Lower priority number can mean higher priority.

heapq.heappush(
    self.heap,
    (event.run_at, event.priority, order, event)
)

This gives deterministic ordering:

  1. Earlier time first.
  2. Higher priority first.
  3. Earlier insertion first.

Stable tie-breaking is important for debugging and repeatable tests.

Testing

A scheduler should not rely on real time in tests. Inject a clock.

class FakeClock:
    def __init__(self, now=0.0):
        self.now = now

    def advance(self, seconds):
        self.now += seconds

    def time(self):
        return self.now

Test:

clock = FakeClock()

scheduler = EventScheduler()

scheduler.schedule(Event(
    id="e1",
    run_at=10.0,
    name="send_email",
    payload={},
))

assert scheduler.pop_ready(clock.time()) is None

clock.advance(10)

event = scheduler.pop_ready(clock.time())

assert event.name == "send_email"

This makes tests deterministic.

Common Bugs

The most common scheduler bug is using real sleeping in tests. Tests become slow and flaky.

Another common bug is using wall-clock time for delays. If the system clock jumps, events may run too early or too late.

Cancellation bugs appear when cancelled heap entries remain forever. Use compaction when lazy deletion accumulates too many dead entries.
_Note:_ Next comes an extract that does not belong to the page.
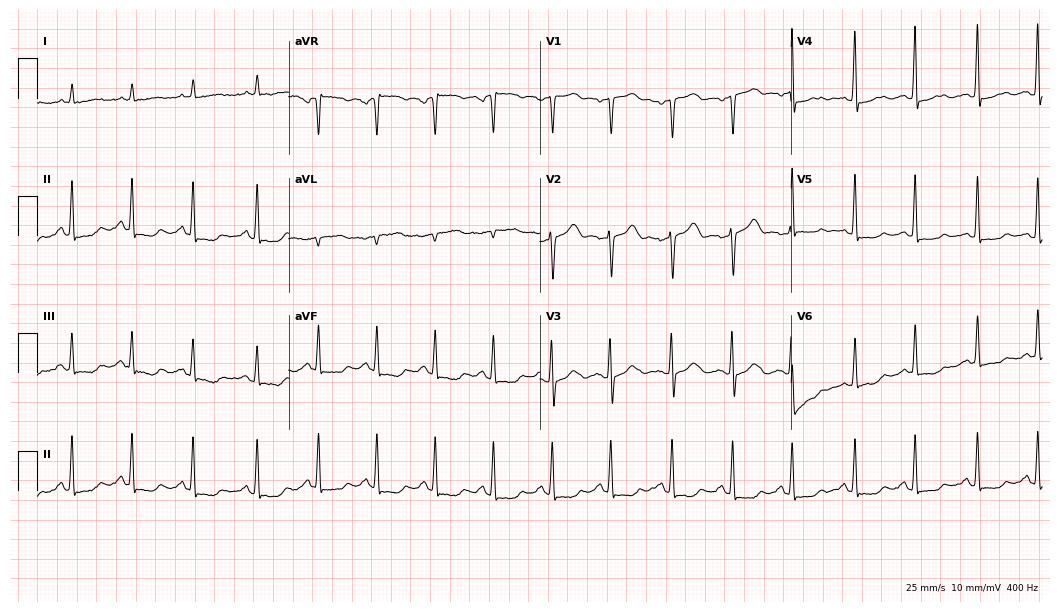
Electrocardiogram, a woman, 54 years old. Of the six screened findings (first-degree AV block, right bundle branch block, left bundle branch block, sinus bradycardia, atrial fibrillation, sinus tachycardia), none is recorded. Only these six findings were labelled.

Rescheduling bugs appear when the old event still fires. Use cancellation, generation numbers, or stable status checks.

Recurring event bugs appear around late execution. Decide explicitly whether the system uses fixed-rate or fixed-delay scheduling.

Concurrent insertion bugs appear when the scheduler sleeps until an old next event and misses a newly inserted earlier event. Use a condition variable or another wakeup mechanism.

Recipe

Build the scheduler in layers.

Start with a min-heap keyed by run_at. Add stable tie-breaking with an insertion counter. Implement cancellation with lazy deletion. Implement rescheduling as cancellation plus insertion. Add recurring events by computing the next occurrence after each run. Distinguish wall-clock time from monotonic time. Persist pending events when restarts matter. Add locks and wakeups when multiple threads can schedule events. Test with a fake clock.

The key design principle is to keep the scheduler's core responsibility narrow: maintain the next executable event. Recurrence, retries, persistence, and distribution can be added around that core without changing the basic heap invariant.